Positive reviews included acknowledgements of the overall theme of the narrative and its plot. Sandra Hall of The Sydney Morning Herald wrote "The parallels between injured bird and flawed man work brilliantly in Healing." Matthew Thoomey from the ABC similarly adds,"It has something to say about the importance of therapy (whatever the form) and the power of forgiveness. There's much to reflect upon."

Evan Williams gave the film 4 out of 5 stars in his review for The Australian. Williams described it as "a film rich in ideas and vivid characters. Watching it is an exhilarating experience." Margaret Pomeranz reviewed the film for At the Movies for ABC. Pomeranz gave the film 4 out of 5 stars: "This is possibly the most sentimental prison movie I've ever seen. And I was so grateful. It's really lovely. The performances are fabulous."

Megan Lehmann of The Hollywood Reporter was also enthusiastic about the film: "Weaving is terrific as Matt Perry...But the film belongs to Don Hany, a veteran of Australian television starring in his first major film." Lehmann described the film as an "emotionally satisfying story of redemption." The film critic, Eddie Cockrell, wrote a positive review about the film for Variety, describing it as an "intelligent and satisfying drama". Cockrell continued: "It’s refreshing to see a film that takes its own sweet time building characters and the subtle conflicts simmering among them. Led by the familiar and bankable Weaving, the cast, under Monahan’s sure guidance, deftly underplays what could have been, in other hands, an awkward melodrama."

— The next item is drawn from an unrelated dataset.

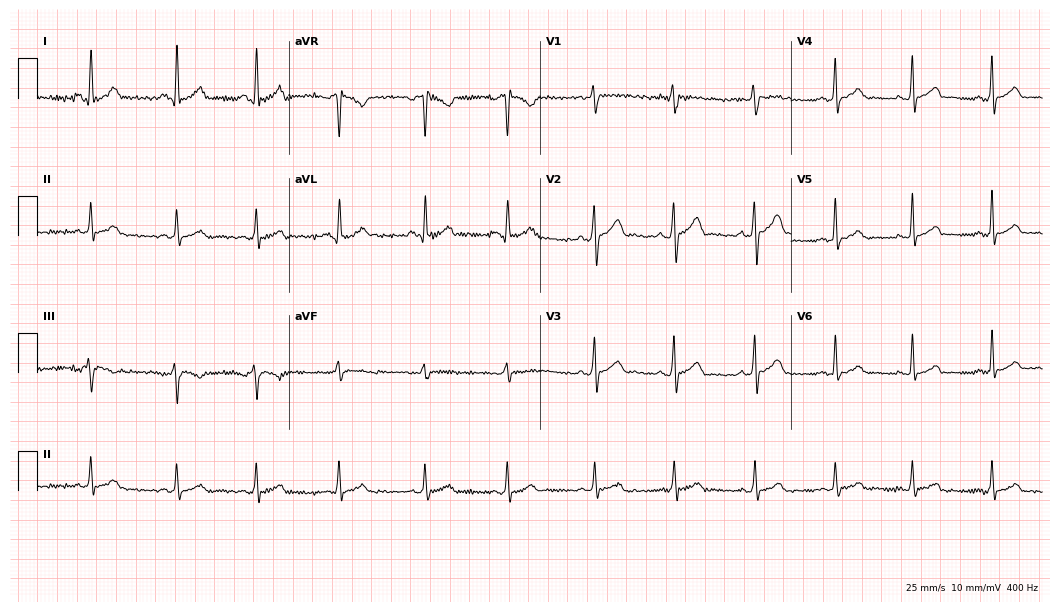
Standard 12-lead ECG recorded from a male, 30 years old (10.2-second recording at 400 Hz). None of these six findings is recorded: first-degree AV block, right bundle branch block (RBBB), left bundle branch block (LBBB), sinus bradycardia, atrial fibrillation (AF), sinus tachycardia. Only these six findings were labelled.

Luke Buckmaster, film critic for The Guardian Australia, gave the film 3 out of 5 stars. Buckmaster compared the film to The Usual Suspects and commended the "clutch of strong performances" among the cast. He also highlighted Weaving's performance: "Weaving delivers a note-perfect performance as the prison guard whose big heart leads him closer to the duties of a social worker. Weaving, surely one of Australian cinema’s best assets, lifts scripts to dramatic heights other actors are incapable of reaching, which can both bolster supporting performances and make them look pale by comparison." Buckmaster concluded "At its most simplistic, Healing feels like a glossy postcard drama, its pointy bits smoothed over by an unashamed sense of spirit and optimism. It is also a tender, thoughtful and inspiring film from an under-appreciated director."

==Accolades==
Healing received nine nominations and three wins (all of which were by Craig Monohan) following its release in 2014. The following list outlines

- David Hirschfelder was nominated for Best Original Music Score at the 2015 Australian Academy of Cinema and Television Arts (AACTA) Awards in 2015
- Craig Monohan was nominated and won the 2015 Australian Directors' Guild Flinder's Series Award.
- Don Hany was nominated for the Best Actor in the 2015 Australian Film Critics Association Awards.
- Healing was nominated for the 2014 Australian Screen Sound Guild 2014 award for the Feature Film Soundtrack of the Year.
- The Film Critics Circle of Australia Awards 2015 nominated:
  - Don Hany for Best Actor,
  - David Hirschfelder for Best Music Score, and
  - Justine Clarke for Best Actress - Supporting Role.
- Craig Monohan was nominated and won the Audience Award at the 2014 Rencontres Internationales du Cinéma des Antipodes.
- Craig Monohan was nominated and won the Director's Choice Award for Best Foreign Film at the 2015 Sedona International Film Festival.
Healing was also awarded the 2014 Gadens Queensland Literary Award for Feature Film Script before the film's release.